- **Exercise instructions**
Your task is to return, word for word, only the lines from the line with "中文（中国大陆）: 华侨大学厦门校区教学楼" through the close of the data. Exclude all pictures.

- **Data below**

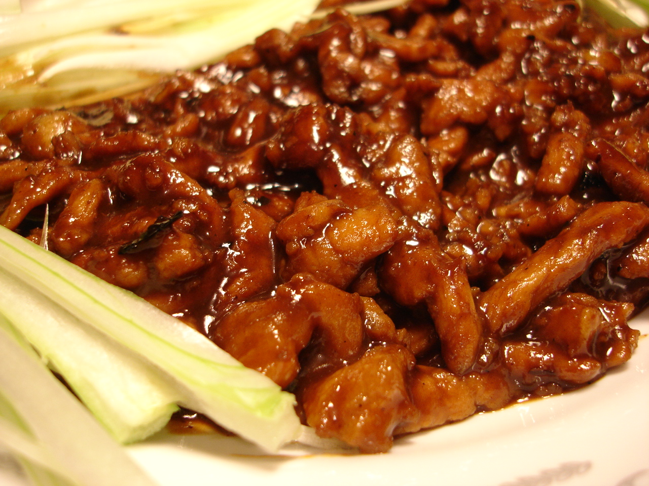 Jing Jiang Rou Si
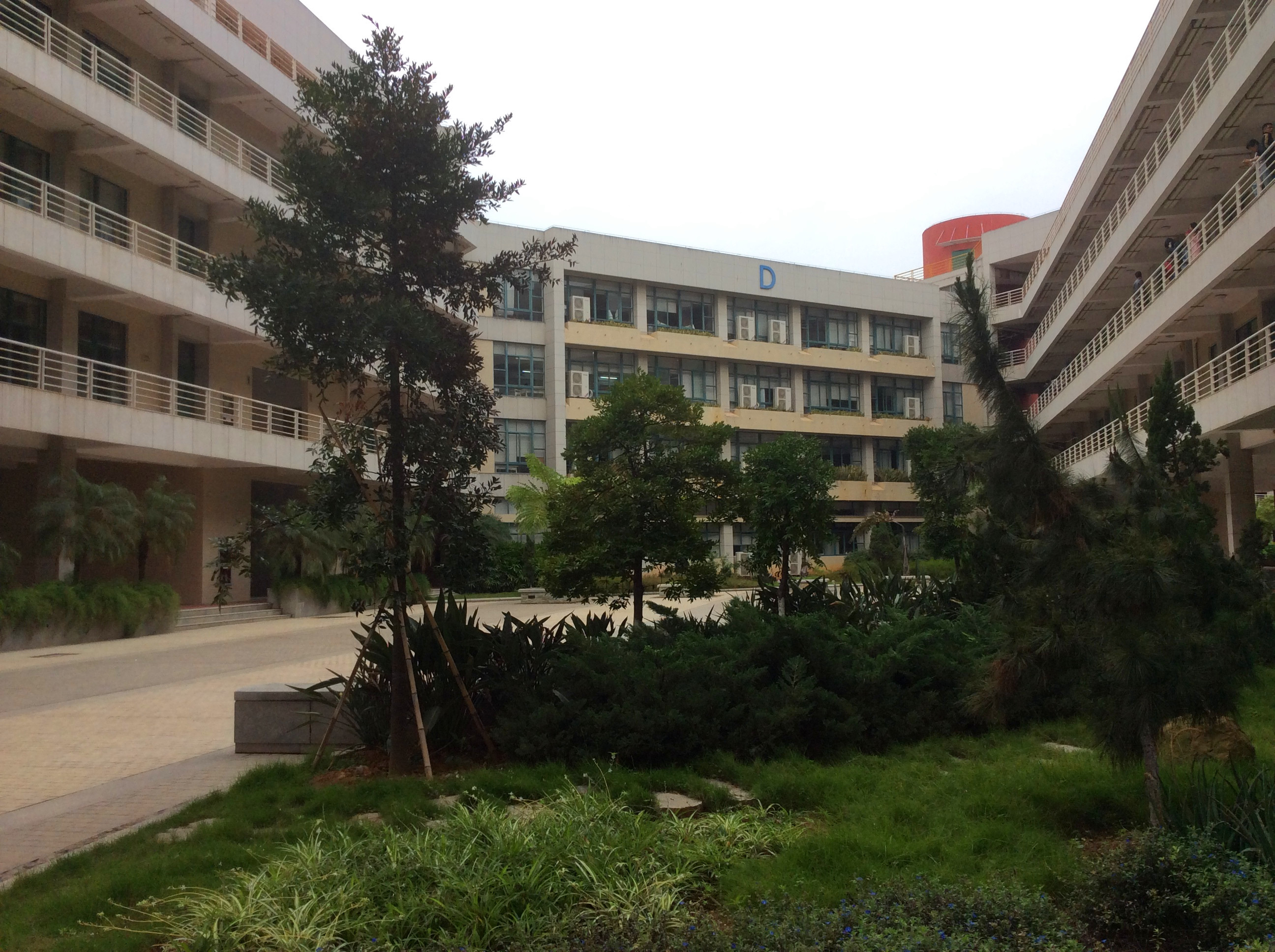 中文（中国大陆）: 华侨大学厦门校区教学楼
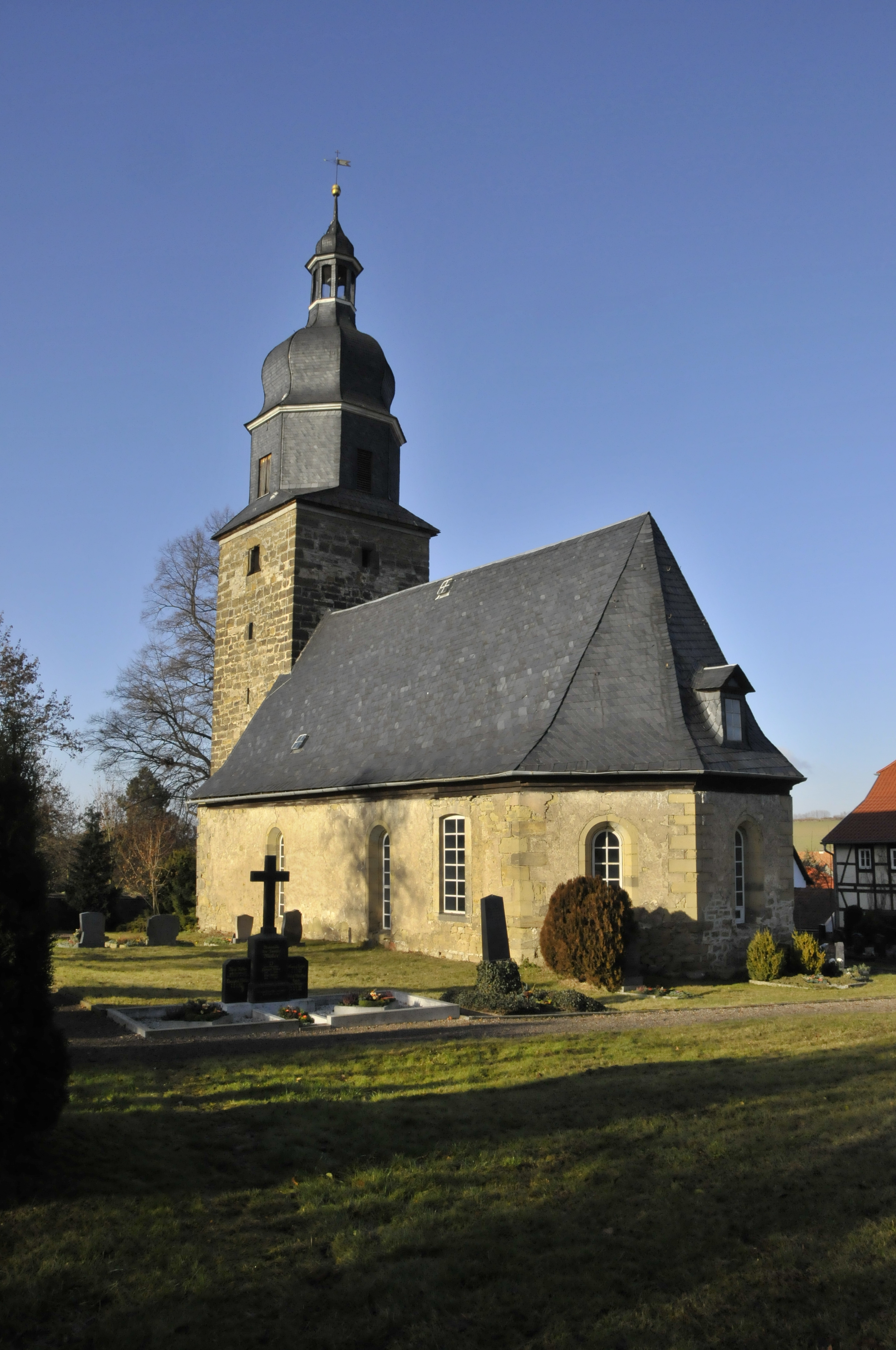 Rockhausen, Kirche
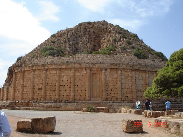 Tombeau de la Crietiene, Tipaza, Algérie (Cf [1])

- **Your solution**
 中文（中国大陆）: 华侨大学厦门校区教学楼
 Rockhausen, Kirche
 Tombeau de la Crietiene, Tipaza, Algérie (Cf [1])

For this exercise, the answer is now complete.